* **TASK DETAILS**: Reproduce the listing that follows character for character, excluding its pictures.

* **DATA FOR REVIEW**:
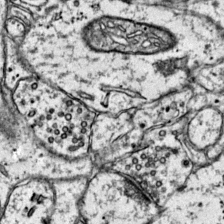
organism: Mouse
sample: Primary visual cortex
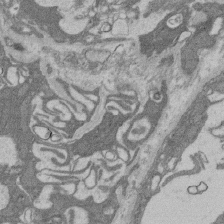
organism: Rat
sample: Salivary granule
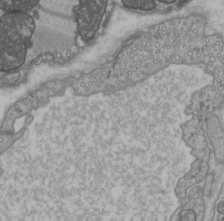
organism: C57BL Mouse
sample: Heart
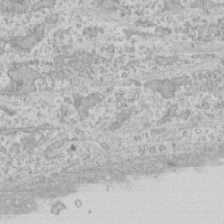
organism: Human
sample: CRL-1474
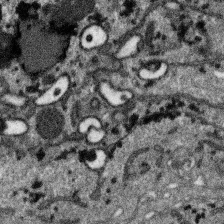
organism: Human
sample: Lung epithelial cells infected with SARS-CoV-2
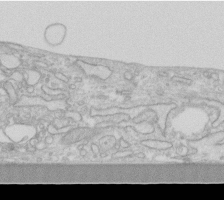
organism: Human
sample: Fibroblast cells
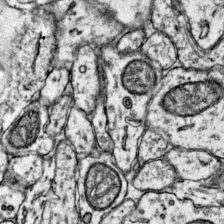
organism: Mouse
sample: Primary visual cortex
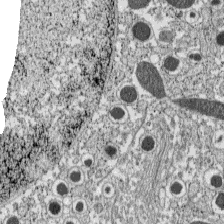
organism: C57BL Mouse
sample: Pancreatic islet
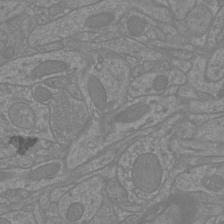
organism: Mouse
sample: Cortical neurons
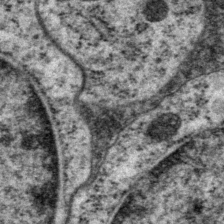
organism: P. pacificus
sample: Pharynx
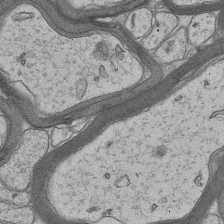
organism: Mouse
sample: CA1 Hippocampus
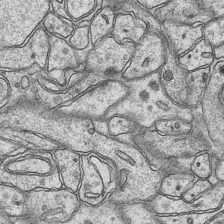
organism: Mouse
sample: CA1 Hippocampus
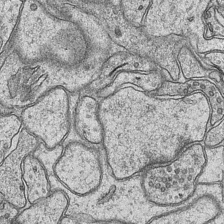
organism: Mouse
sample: CA1 Hippocampus
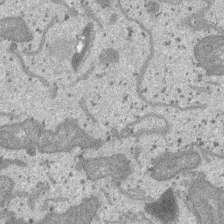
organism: Human
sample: Lung epithelial cells infected with SARS-CoV-2
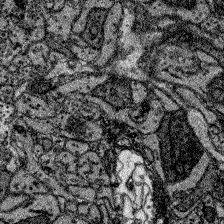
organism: Zebrafish
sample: Larval olfactory bulb
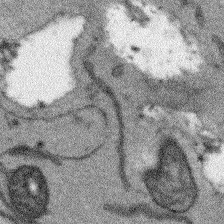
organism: Arabidopsis thaliana
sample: Root tip
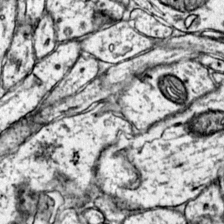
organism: Mouse
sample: Primary visual cortex
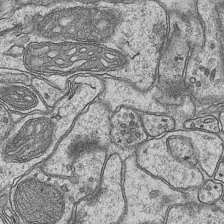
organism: Mouse
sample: CA1 Hippocampus
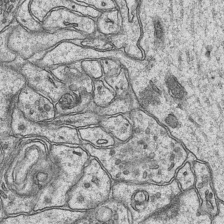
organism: Mouse
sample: CA1 Hippocampus
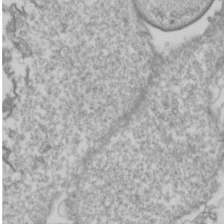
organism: Drosophila
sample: Cell division; meiosis; drosophila spermatocytes
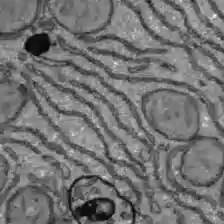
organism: C57BL Mouse
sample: Liver
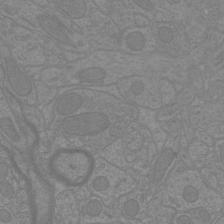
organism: Mouse
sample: Cortical neurons
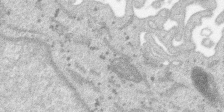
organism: Human
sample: Lung epithelial cells infected with SARS-CoV-2
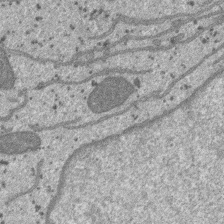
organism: Human
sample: Lung epithelial cells infected with SARS-CoV-2
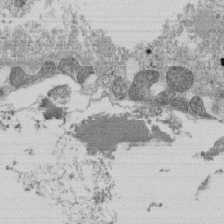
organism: Tetrahymena
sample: Cilia in tetrahymena
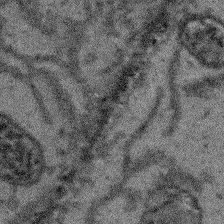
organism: Arabidopsis thaliana
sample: Root tip
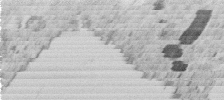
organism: C. elegans
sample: C. elegans embryo early stage
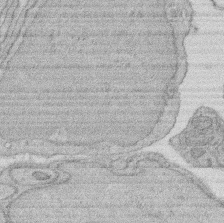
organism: Rat
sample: Salivary granule
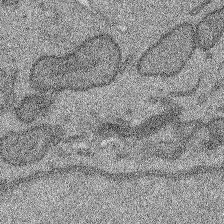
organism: Human
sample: HeLa cells

* **FINISHED TASK**:
organism: Mouse
sample: Primary visual cortex
organism: Rat
sample: Salivary granule
organism: C57BL Mouse
sample: Heart
organism: Human
sample: CRL-1474
organism: Human
sample: Lung epithelial cells infected with SARS-CoV-2
organism: Human
sample: Fibroblast cells
organism: Mouse
sample: Primary visual cortex
organism: C57BL Mouse
sample: Pancreatic islet
organism: Mouse
sample: Cortical neurons
organism: P. pacificus
sample: Pharynx
organism: Mouse
sample: CA1 Hippocampus
organism: Mouse
sample: CA1 Hippocampus
organism: Mouse
sample: CA1 Hippocampus
organism: Human
sample: Lung epithelial cells infected with SARS-CoV-2
organism: Zebrafish
sample: Larval olfactory bulb
organism: Arabidopsis thaliana
sample: Root tip
organism: Mouse
sample: Primary visual cortex
organism: Mouse
sample: CA1 Hippocampus
organism: Mouse
sample: CA1 Hippocampus
organism: Drosophila
sample: Cell division; meiosis; drosophila spermatocytes
organism: C57BL Mouse
sample: Liver
organism: Mouse
sample: Cortical neurons
organism: Human
sample: Lung epithelial cells infected with SARS-CoV-2
organism: Human
sample: Lung epithelial cells infected with SARS-CoV-2
organism: Tetrahymena
sample: Cilia in tetrahymena
organism: Arabidopsis thaliana
sample: Root tip
organism: C. elegans
sample: C. elegans embryo early stage
organism: Rat
sample: Salivary granule
organism: Human
sample: HeLa cells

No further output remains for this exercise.